- Directions for this task
Once the line containing "sample: Cilia in tetrahymena" is located in the records below, repeat it and all lines that follow it exactly, leaving out any picture.

- Data supplied
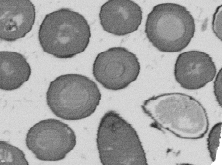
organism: B. subtilis
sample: Bacterial spore
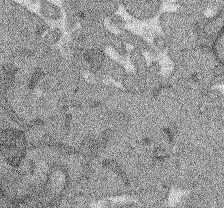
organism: Human
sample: HeLa cells
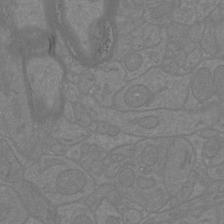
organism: Mouse
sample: Cortical neurons
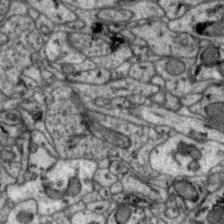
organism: Zebra finch
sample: Brain
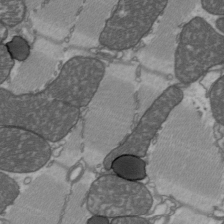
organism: C57BL Mouse
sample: Heart
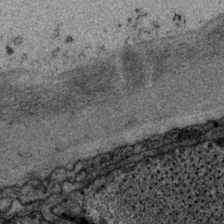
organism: P. pacificus
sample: Pharynx
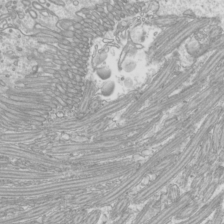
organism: Mouse
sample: Cilia; mouse epididymis
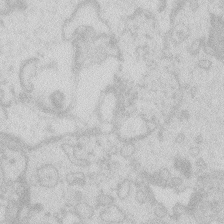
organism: Zebrafish
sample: Macrophage
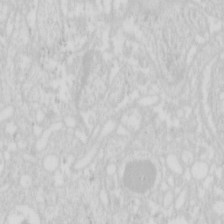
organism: Mouse
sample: Pancreas
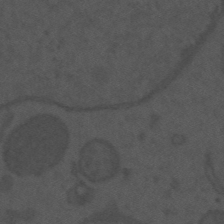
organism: Mouse
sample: Suprachiasmatic nucleus
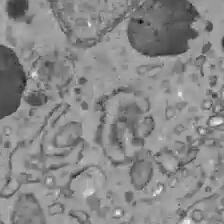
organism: C57BL Mouse
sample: Liver
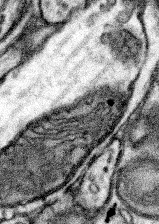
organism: Mouse
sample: Somatosensory cortex neuropil
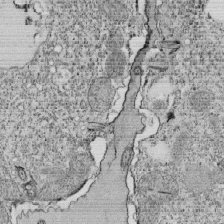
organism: Tetrahymena
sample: Cilia in tetrahymena
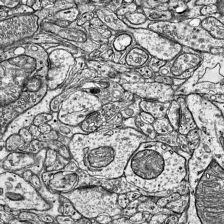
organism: Mouse
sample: Visual Cortex
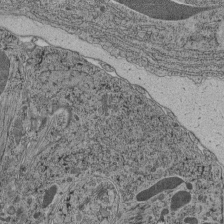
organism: C. elegans
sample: C. elegans pharynx
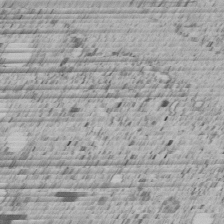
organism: C. elegans
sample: C. elegans embryo early stage
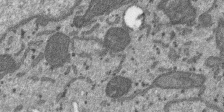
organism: Human
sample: Lung epithelial cells infected with SARS-CoV-2
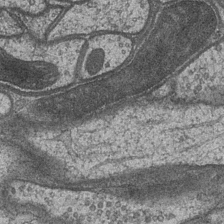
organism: Drosophila
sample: Optic medulla
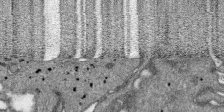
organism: Human
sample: Lung epithelial cells, uninfected (mock) control
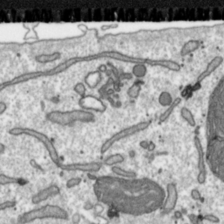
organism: Toxoplasma gondii
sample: Parasites in a vacuole inside a host cell
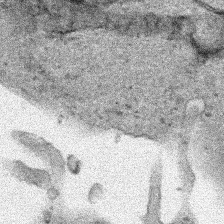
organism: Human
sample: Mitochondria in HCT116 cells
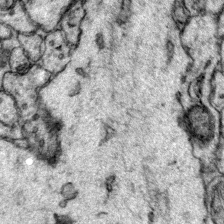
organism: Mouse
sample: Primary visual cortex
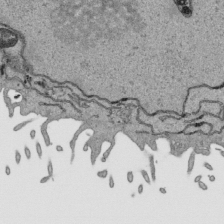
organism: Human
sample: Mitochondria in HCT116 cells
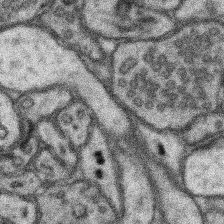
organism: Mouse
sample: Somatosensory cortex neuropil
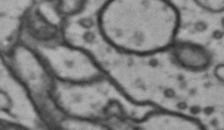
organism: Drosophila
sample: Brain
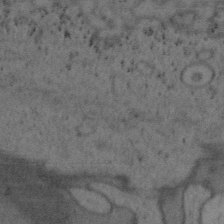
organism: Human
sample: HeLa cells
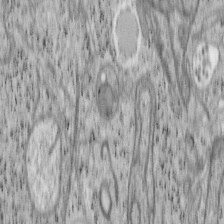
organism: Human
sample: HeLa cells
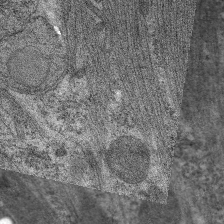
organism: C. elegans
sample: Pharynx

- Expected output
sample: Cilia in tetrahymena
organism: Mouse
sample: Visual Cortex
organism: C. elegans
sample: C. elegans pharynx
organism: C. elegans
sample: C. elegans embryo early stage
organism: Human
sample: Lung epithelial cells infected with SARS-CoV-2
organism: Drosophila
sample: Optic medulla
organism: Human
sample: Lung epithelial cells, uninfected (mock) control
organism: Toxoplasma gondii
sample: Parasites in a vacuole inside a host cell
organism: Human
sample: Mitochondria in HCT116 cells
organism: Mouse
sample: Primary visual cortex
organism: Human
sample: Mitochondria in HCT116 cells
organism: Mouse
sample: Somatosensory cortex neuropil
organism: Drosophila
sample: Brain
organism: Human
sample: HeLa cells
organism: Human
sample: HeLa cells
organism: C. elegans
sample: Pharynx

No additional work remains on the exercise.